Given a non-empty array of integers nums, every element appears exactly three times except for one element, which appears exactly once. Find and return the single element that appears only once.

  • You must solve the problem in linear runtime complexity and constant extra space.
  • Assume there is exactly one solution and you may not modify the input array.

Example:
Input: nums = [2,2,3,2]
Output: 3

Thought Process

At first glance, you might think to use a hash map or dictionary to count the occurrences of each number, then return the one that appears only once. This is straightforward, but it uses extra space proportional to the number of unique elements.

However, the problem requires constant extra space. We need to rethink our approach. Since every number except one appears exactly three times, maybe we can use bitwise operations to track how many times each bit appears across all numbers.

The key insight is: if we sum up each bit position across all numbers, the bits belonging to numbers that appear three times will contribute multiples of three. The bits of the unique number will not. By isolating these, we can reconstruct the single number without extra space.

Solution Approach

To solve this problem efficiently, we use bit manipulation. Here’s how:

  1. We maintain two variables, ones and twos, to record the bits that have appeared once and twice, respectively.
  2. As we process each number in the array:
    • ones holds the bits which have appeared once so far (but not twice or three times).
    • twos holds the bits which have appeared twice so far (but not three times).
  3. For each number, update ones and twos as follows:
    • ones = (ones ^ num) & ~twos: Add bits from num to ones if they haven't appeared in twos.
    • twos = (twos ^ num) & ~ones: Add bits from num to twos if they haven't appeared in ones.
  4. This way, once a bit has appeared three times, it is cleared from both ones and twos.
  5. At the end, ones contains the unique number that appeared only once.

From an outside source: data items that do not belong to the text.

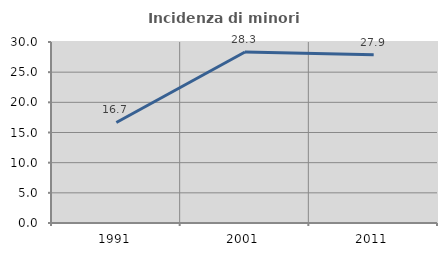
| Category | Incidenza di minori stranieri |
|---|---|
| 1991.0 | 16.667 |
| 2001.0 | 28.333 |
| 2011.0 | 27.907 |
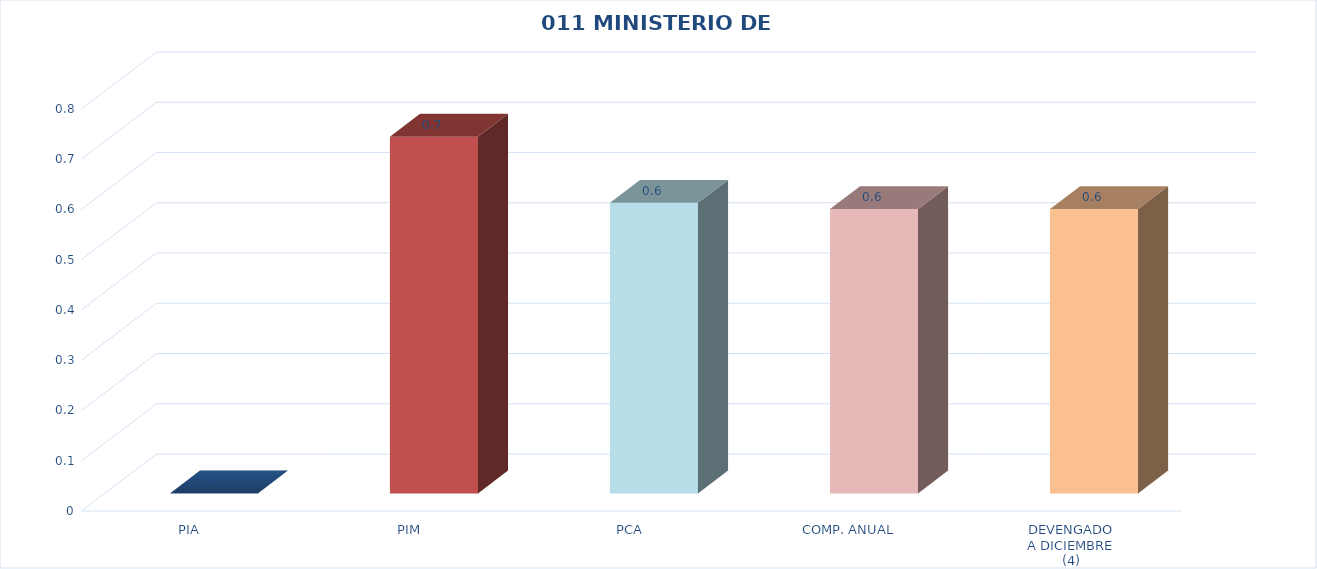
| Category | 011 MINISTERIO DE SALUD |
|---|---|
| PIA | 0 |
| PIM | 0.71 |
| PCA | 0.578 |
| COMP. ANUAL | 0.566 |
| DEVENGADO
A DICIEMBRE
(4) | 0.566 |
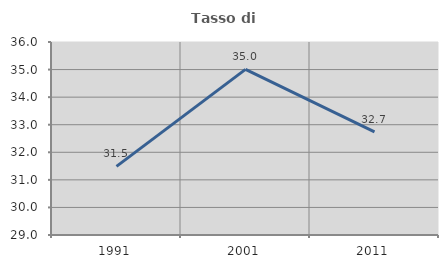
| Category | Tasso di occupazione   |
|---|---|
| 1991.0 | 31.488 |
| 2001.0 | 35.008 |
| 2011.0 | 32.742 |
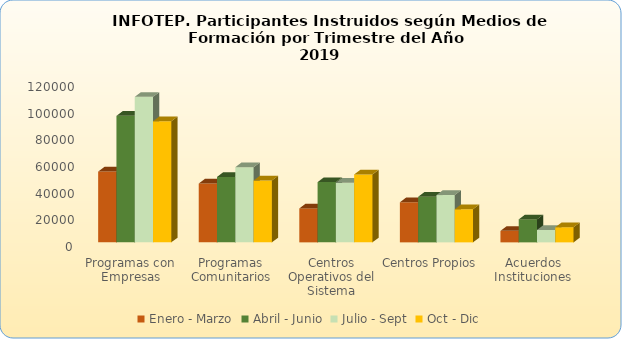
| Category | Enero - Marzo | Abril - Junio | Julio - Sept | Oct - Dic |
|---|---|---|---|---|
| Programas con Empresas | 53026 | 94785 | 109015 | 90744 |
| Programas Comunitarios | 44087 | 49035 | 56317 | 46313 |
| Centros Operativos del Sistema | 25416 | 45145 | 44708 | 50879 |
| Centros Propios | 30031 | 34153 | 35451 | 24803 |
| Acuerdos Instituciones | 8615 | 17208 | 9294 | 11343 |
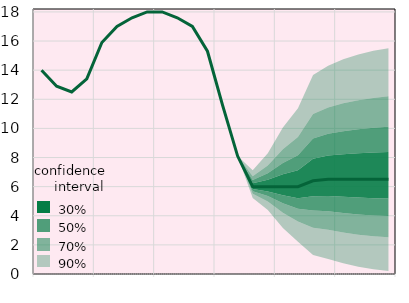
| Category | Series 8 | Series 11 |
|---|---|---|
|  | 14 |  |
|  | 12.9 |  |
|  | 12.5 |  |
| IV.17 | 13.4 |  |
|  | 15.9 |  |
|  | 17 |  |
|  | 17.6 |  |
| IV.18 | 18 |  |
|  | 18 |  |
|  | 17.6 |  |
|  | 17 |  |
| IV.19 | 15.3 |  |
|  | 11.6 |  |
|  | 8.1 |  |
|  | 6 |  |
| IV.20 | 6 |  |
|  | 6 |  |
|  | 6 |  |
|  | 6.4 |  |
| IV.21 | 6.5 |  |
|  | 6.5 |  |
|  | 6.5 |  |
|  | 6.5 |  |
| IV.22 | 6.5 |  |
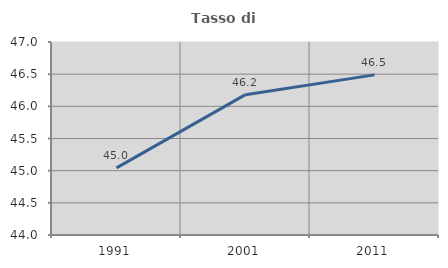
| Category | Tasso di occupazione   |
|---|---|
| 1991.0 | 45.044 |
| 2001.0 | 46.182 |
| 2011.0 | 46.489 |
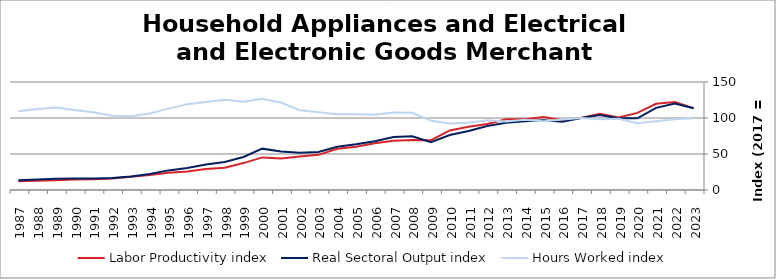
| Category | Labor Productivity index | Real Sectoral Output index | Hours Worked index |
|---|---|---|---|
| 2023.0 | 113.71 | 113.49 | 99.806 |
| 2022.0 | 122.138 | 120.16 | 98.38 |
| 2021.0 | 119.666 | 114.085 | 95.336 |
| 2020.0 | 107.151 | 99.499 | 92.859 |
| 2019.0 | 100.795 | 99.588 | 98.802 |
| 2018.0 | 105.842 | 104.129 | 98.381 |
| 2017.0 | 100 | 100 | 100 |
| 2016.0 | 96.947 | 94.777 | 97.761 |
| 2015.0 | 101.522 | 96.93 | 95.477 |
| 2014.0 | 98.112 | 95.641 | 97.482 |
| 2013.0 | 98.193 | 93.385 | 95.103 |
| 2012.0 | 91.64 | 88.877 | 96.985 |
| 2011.0 | 87.784 | 82.048 | 93.466 |
| 2010.0 | 82.66 | 76.325 | 92.335 |
| 2009.0 | 69.247 | 66.537 | 96.087 |
| 2008.0 | 69.506 | 74.546 | 107.252 |
| 2007.0 | 68.346 | 73.476 | 107.506 |
| 2006.0 | 64.88 | 67.766 | 104.448 |
| 2005.0 | 60.168 | 63.39 | 105.354 |
| 2004.0 | 57.174 | 60.066 | 105.057 |
| 2003.0 | 48.827 | 52.708 | 107.949 |
| 2002.0 | 46.598 | 51.621 | 110.78 |
| 2001.0 | 43.91 | 53.352 | 121.502 |
| 2000.0 | 45.264 | 57.43 | 126.878 |
| 1999.0 | 37.378 | 45.786 | 122.493 |
| 1998.0 | 31.013 | 38.905 | 125.45 |
| 1997.0 | 29.092 | 35.532 | 122.138 |
| 1996.0 | 25.766 | 30.649 | 118.949 |
| 1995.0 | 24.094 | 27.238 | 113.05 |
| 1994.0 | 20.901 | 22.199 | 106.213 |
| 1993.0 | 18.458 | 18.898 | 102.381 |
| 1992.0 | 16.125 | 16.616 | 103.048 |
| 1991.0 | 14.796 | 15.975 | 107.964 |
| 1990.0 | 14.479 | 16.094 | 111.154 |
| 1989.0 | 13.573 | 15.553 | 114.59 |
| 1988.0 | 12.883 | 14.495 | 112.512 |
| 1987.0 | 12.299 | 13.45 | 109.363 |
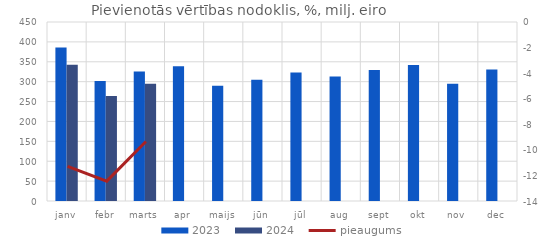
| Category | 2023 | 2024 |
|---|---|---|
| janv | 386.11 | 342.506 |
| febr | 301.806 | 264.233 |
| marts | 325.432 | 295.025 |
| apr | 338.499 | 0 |
| maijs | 289.733 | 0 |
| jūn | 305.091 | 0 |
| jūl | 323.284 | 0 |
| aug | 312.936 | 0 |
| sept | 329.266 | 0 |
| okt | 341.811 | 0 |
| nov | 294.749 | 0 |
| dec | 330.799 | 0 |
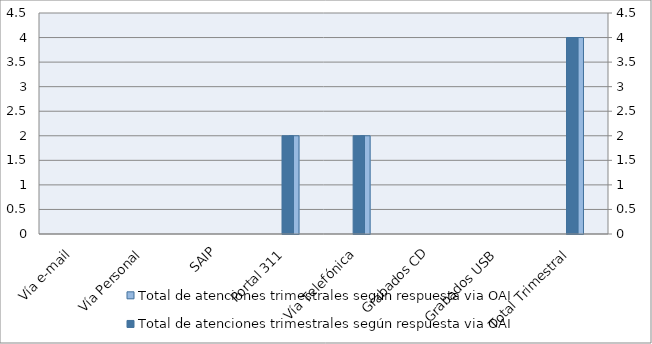
| Category | Total de atenciones trimestrales según respuesta via OAI | Series 2 | Series 4 |
|---|---|---|---|
| Vía e-mail | 0 |  |  |
| Vía Personal | 0 |  |  |
| SAIP | 0 |  |  |
| Portal 311 | 2 |  |  |
| Vía Telefónica | 2 |  |  |
| Grabados CD | 0 |  |  |
| Grabados USB | 0 |  |  |
| Total Trimestral | 4 |  |  |
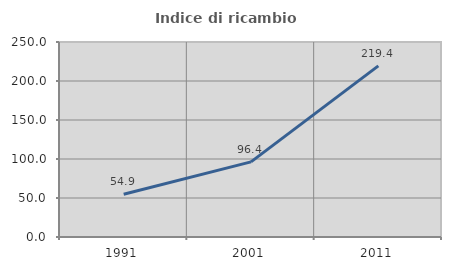
| Category | Indice di ricambio occupazionale  |
|---|---|
| 1991.0 | 54.878 |
| 2001.0 | 96.364 |
| 2011.0 | 219.355 |
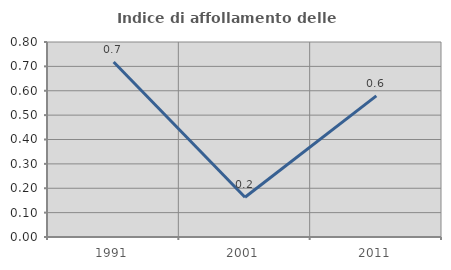
| Category | Indice di affollamento delle abitazioni  |
|---|---|
| 1991.0 | 0.718 |
| 2001.0 | 0.163 |
| 2011.0 | 0.579 |
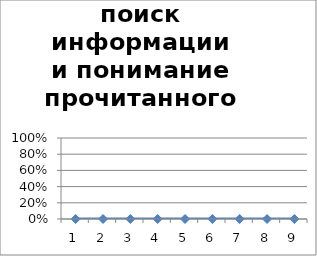
| Category | поиск информации и понимание прочитанного |
|---|---|
| 1.0 | 0 |
| 2.0 | 0 |
| 3.0 | 0 |
| 4.0 | 0 |
| 5.0 | 0 |
| 6.0 | 0 |
| 7.0 | 0 |
| 8.0 | 0 |
| 9.0 | 0 |
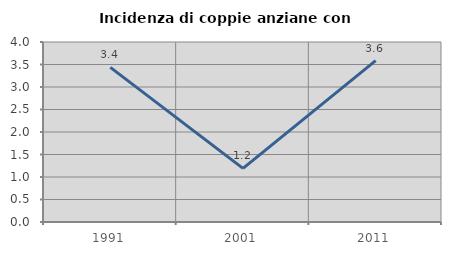
| Category | Incidenza di coppie anziane con figli |
|---|---|
| 1991.0 | 3.435 |
| 2001.0 | 1.19 |
| 2011.0 | 3.586 |
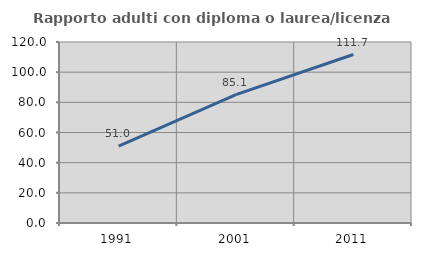
| Category | Rapporto adulti con diploma o laurea/licenza media  |
|---|---|
| 1991.0 | 51.005 |
| 2001.0 | 85.059 |
| 2011.0 | 111.697 |

This method is efficient because it only uses a constant amount of extra space and processes the array in a single pass.

Example Walkthrough

Let's walk through the example nums = [2, 2, 3, 2]:

  • Start: ones = 0, twos = 0
  • First 2:
    • ones = (0 ^ 2) & ~0 = 2
    • twos = (0 ^ 2) & ~2 = 0
  • Second 2:
    • ones = (2 ^ 2) & ~0 = 0
    • twos = (0 ^ 2) & ~0 = 2
  • 3:
    • ones = (0 ^ 3) & ~2 = 1
    • twos = (2 ^ 3) & ~1 = 2
  • Third 2:
    • ones = (1 ^ 2) & ~2 = 0
    • twos = (2 ^ 2) & ~0 = 0

After processing all numbers, ones = 3. This is the single number that appears only once.

Time and Space Complexity

Brute-force approach:

  • Time complexity: O(n), since we would count occurrences for each number using a hash map.
  • Space complexity: O(n), due to the storage of counts for each unique number.
Optimized bitwise approach (current solution):
  • Time complexity: O(n), because we process each element exactly once.
  • Space complexity: O(1), since we only use a fixed number of integer variables regardless of input size.

Summary

This problem challenges us to find a unique element in an array where every other element appears three times, using only constant extra space. By leveraging bitwise operations and clever state tracking with two variables, we efficiently isolate the unique number. This method is both space- and time-optimal, demonstrating the power of bit manipulation for specialized counting problems.